**Extracted information:**
⟨
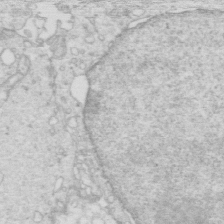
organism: Mouse
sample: Multiciliated cells
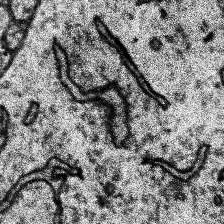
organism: Human
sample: Temporal Lobe
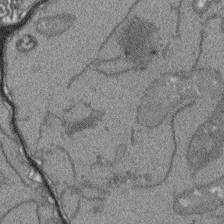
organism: Arabidopsis thaliana
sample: Root tip
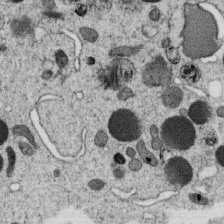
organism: C. elegans
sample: C. elegans oocyte; sperm cells
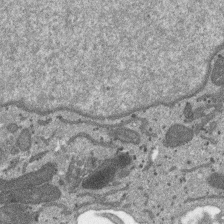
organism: Human
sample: Lung epithelial cells infected with SARS-CoV-2
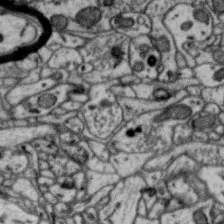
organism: Zebra finch
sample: Brain
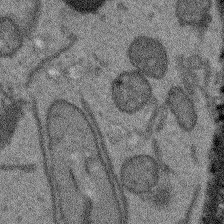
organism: Arabidopsis thaliana
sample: Root tip
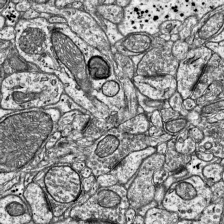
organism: Mouse
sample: Visual Cortex
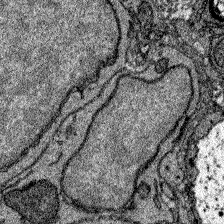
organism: Zebrafish
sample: Larval olfactory bulb
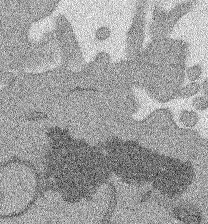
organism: Human
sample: HeLa cells
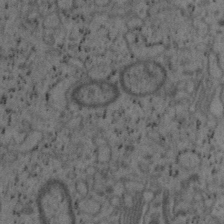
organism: Human
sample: HeLa cells
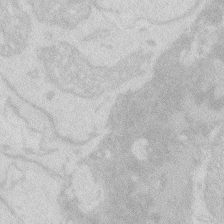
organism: Zebrafish
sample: Macrophage
⟩
**What is needed:** What lines in the records above include the string "cells"? Copy each one.

**Response area:**
sample: Multiciliated cells
sample: C. elegans oocyte; sperm cells
sample: Lung epithelial cells infected with SARS-CoV-2
sample: HeLa cells
sample: HeLa cells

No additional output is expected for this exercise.